Exploring the Non-Gaussianity of the Cosmic Infrared Background and Its Weak Gravitational Lensing

TL;DR

This paper investigates how gravitational lensing affects the non-Gaussian statistical properties of the Cosmic Infrared Background (CIB), revealing significant modifications in higher-order correlations and proposing methods for lensing estimation.

Contribution

It introduces a novel analysis of lensing effects on CIB non-Gaussianity using needlet-like filters and PDFs, expanding understanding beyond power spectra.

Findings

Lensing alters 3-point and 4-point functions by tens of percent at large scales.

Power spectrum changes are less than two percent due to lensing.

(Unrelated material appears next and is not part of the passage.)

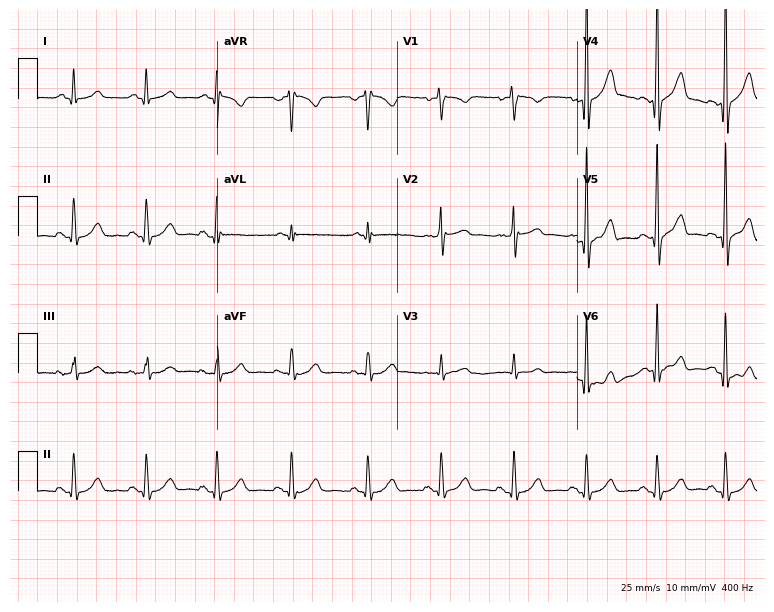
ECG — a man, 52 years old. Screened for six findings — first-degree AV block, right bundle branch block (RBBB), left bundle branch block (LBBB), sinus bradycardia, atrial fibrillation (AF), sinus tachycardia — none is recorded. Other findings, if any, are not listed.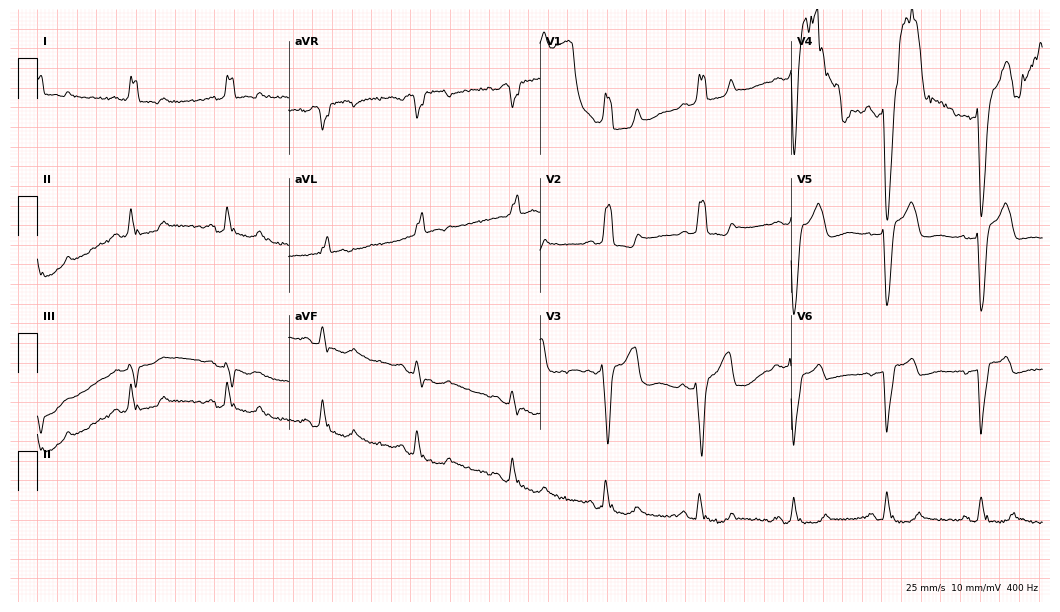
Resting 12-lead electrocardiogram. Patient: a male, 77 years old. The tracing shows left bundle branch block.

Relative entropy of PDFs can be used to estimate lensing effects.

Abstract

Gravitational lensing deflects the paths of photons, altering the statistics of cosmic backgrounds and distorting their information content. We take the Cosmic Infrared Background (CIB), which provides plentiful information about galaxy formation and evolution, as an example to probe the effect of lensing on non-Gaussian statistics. Using the Websky simulations, we first quantify the non-Gaussianity of the CIB, revealing additional detail on top of its well-measured power spectrum. To achieve this, we use needlet-like multipole-band-filters to calculate the variance and higher-point correlations. Using our simulations, we show the 2-point, 3-point and 4-point spectra, and compare our calculated power spectra and bispectra to Planck values. We then lens the CIB, shell-by-shell with corresponding convergence maps, to capture the broad redshift extent of both the CIB and its lensing convergence. The lensing of the CIB changes the 3-point and 4-point functions by a few tens of percent at large scales, unlike with the power spectrum, which changes by less than two percent. We expand our analyses to encompass the full intensity probability distribution functions (PDFs) involving all n-point correlations as a function of scale. In particular, we use the relative entropy between lensed and unlensed PDFs to create a spectrum of templates that can allow estimation of lensing. The underlying CIB model is missing the important role of star-bursting, which we test by adding a stochastic log-normal term to the intensity distributions. The novel aspects of our filtering and lensing pipeline should prove useful for any radiant background, including line intensity maps.